Usted seguramente ha oído hablar del otro. Sin embargo, quizá requiera recordarle que, antes de que apareciera el homo sapiens, el otro ya existía como entidad antropológica.

El otro estaba integrado por los primeros grupos en proceso de formación humana, compuestos por menos de cincuenta individuos, para que el nomadismo se perpetuara y no desapareciera.

Nuestros primeros parientes recorrían playas, selvas y junglas e intempestivamente se sorprendieron porque encontraron otras familias, término que no existía, y hallaron que tenían el mismo propósito: la caza, la pesca y la recolección de frutos.

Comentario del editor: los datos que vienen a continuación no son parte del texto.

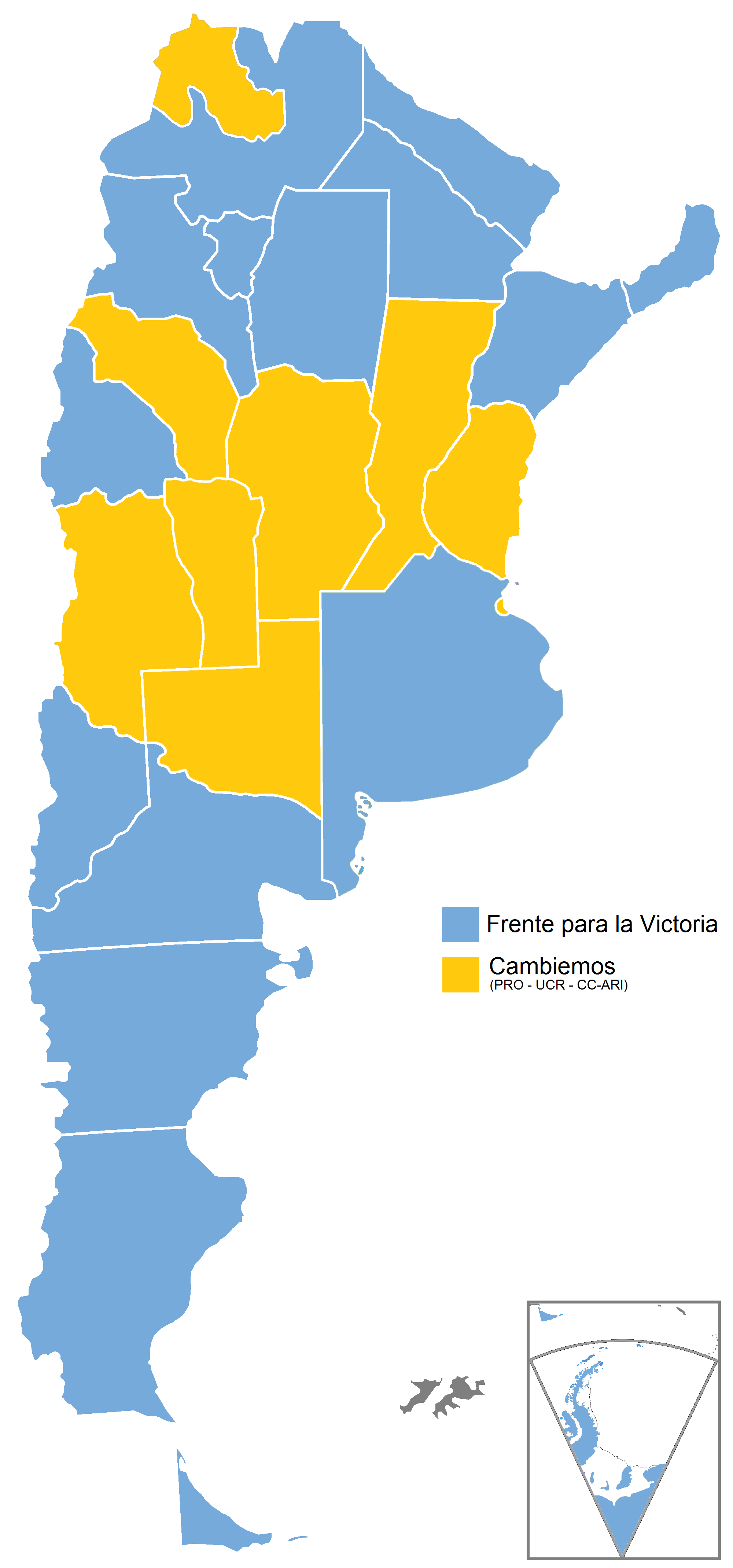 Resultados de la segunda vuelta de las elecciones presidenciales de Argentina de 2015

Es, en ese entonces, cuando la primitiva “población mundial” se enfrenta como intrusos o realizan alianzas para buscar el mismo alimento.

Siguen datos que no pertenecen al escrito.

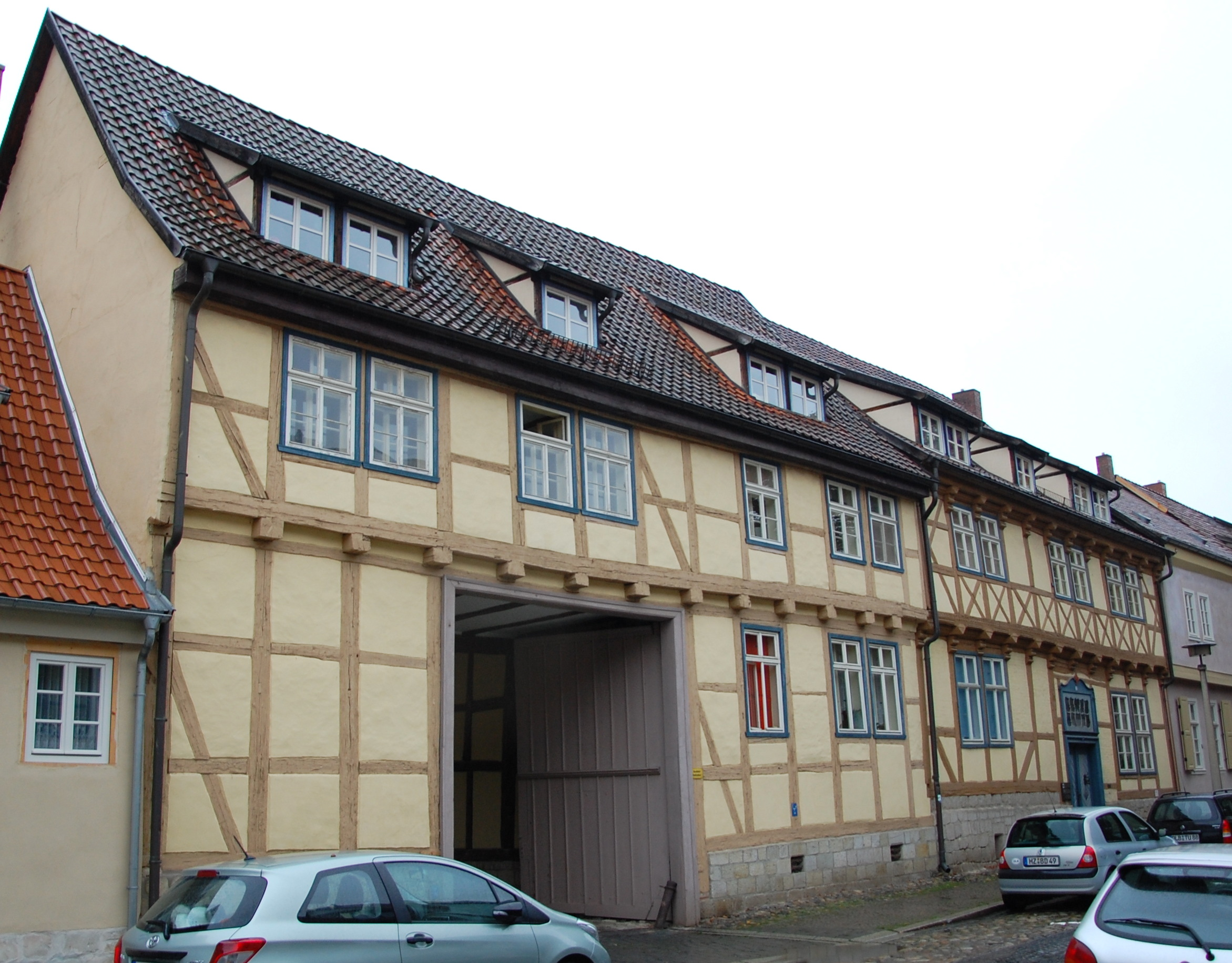 Haus Kaiserstraße 36 in Quedlinburg

Seguramente fue difícil admitir que los otros existían y eran un espejo para asomarse al mundo; quizá pensaron que era el primer descubrimiento y el hallazgo los condujo a confirmar que, evidentemente, no estaban solos y no fue necesario preguntarse como Stephen Hawking: “Si hay vida en este universo, debe ser muy lejos”.

Momentos en que el lenguaje no había aparecido plenamente, ni existía la generosa interpretación bíblica que lo concibe como una condición inherente al hombre con el estatus de don divino, cuando es evidente que su adquisición individual y social significó una larga evolución biológica y cognitiva, para llegar a la osadía del pensamiento libre, la creación artística, poética y literaria, que han permitido realizar certámenes como el de Popayán Ciudad Libro.

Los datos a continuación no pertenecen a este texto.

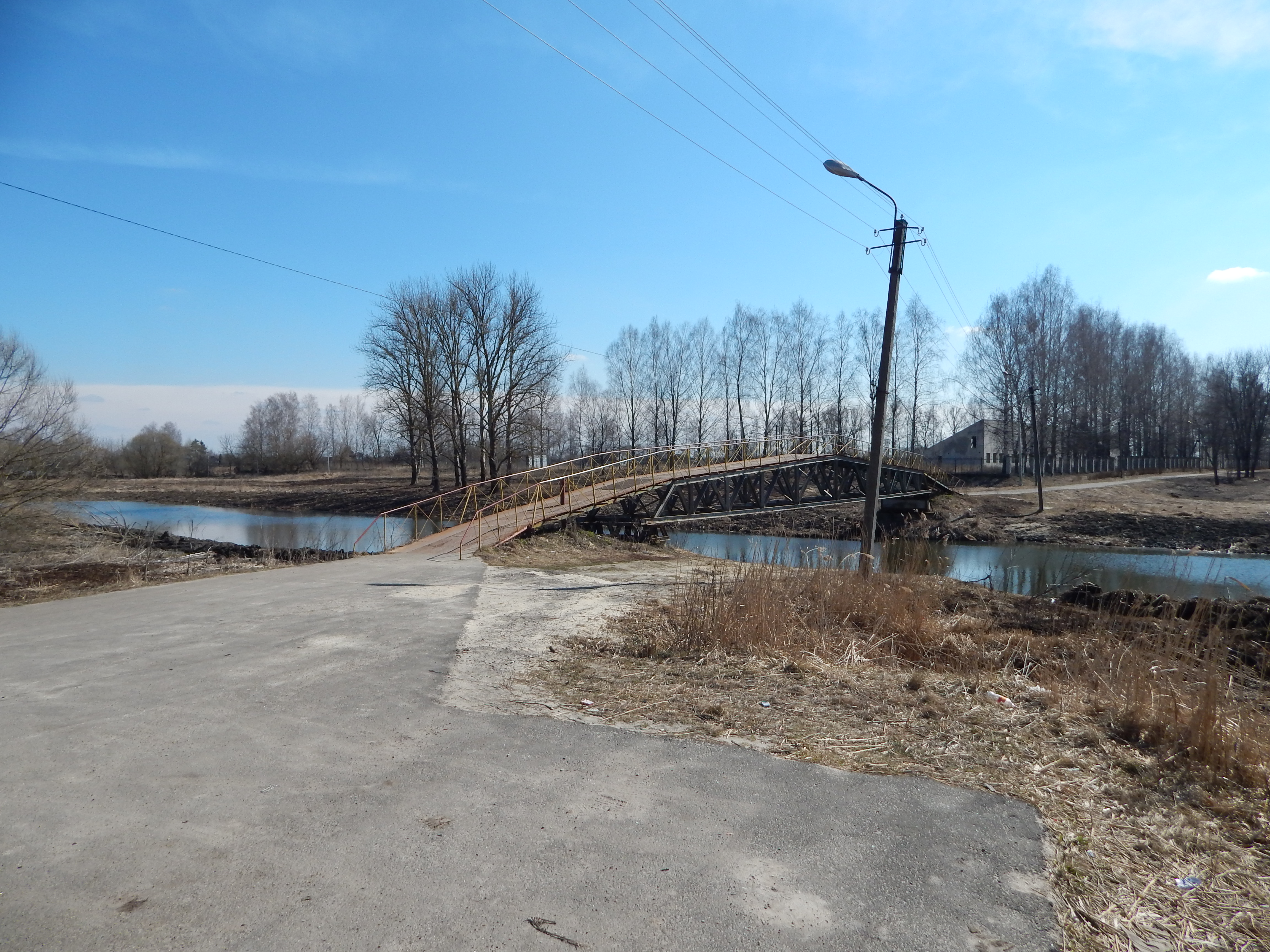 Karachev, Bryansk Oblast, Russia

Asombro gigantesco y extrañeza sin límites debió ser ese primer encuentro; similitud en las comidas, en el cuidado de los niños, el ascenso a los árboles, los taparrabos para tapar la vergüenza y garrotes para dominar a las presas.

¿Los primeros grupos siguieron impasibles, se hicieron los ciegos y sordos y continuaron el camino?

¿Obró el instinto del desalojo para ahuyentar al intruso de la geografía dominada, los garrotes fueron disuasivos, se acudió a la primera violencia o se proclamaron gestos de amistad e inventaron los abrazos?

De estos episodios han pasado millones de años y el proceso de humanización fue lento.

Imaginémonos, para relacionarlos con el tiempo, que hace dos millones de años se hallaron en el norte de África utensilios que ya demostraban un incuestionable desarrollo cultural y, con ello, la emergencia del lenguaje en el hombre. Esto nos da idea de que la otredad ya existía primigenia y epocalmente.

No hubo hostilidad por la comida, que en ese entonces era abundante, se privilegiaron los mitos, que en las palabras de los chamanes eran sagrados, y se les otorgaba la prerrogativa de ser amos y señores de todos y de todo.

Hoy, en criterios del antropólogo Jairo Grijalba, nos enfrentamos a las mismas preguntas de nuestros antepasados.

Preguntas que como ayer son apremiantes y categóricas; el resolverlas nos conduce a tomar y adoptar posiciones a favor o en contra del otro y nos demuestra que el arreglo, la pugna, la lucha o la guerra requieren comportamientos que pasen por interpretar al otro.

Y es de suponer que el ser humano al tropezar por primera vez con el otro tuvo diversas alternativas: hacer la guerra, separarse, construir defensas, muros invisibles, o establecer diálogos.

Irónicamente, con el tiempo la humanidad perfeccionó las guerras y el reparto mundial de los recursos llegó hasta la destrucción nuclear del otro que, para justificarlo había que sostener que no pertenecía a la especie humana.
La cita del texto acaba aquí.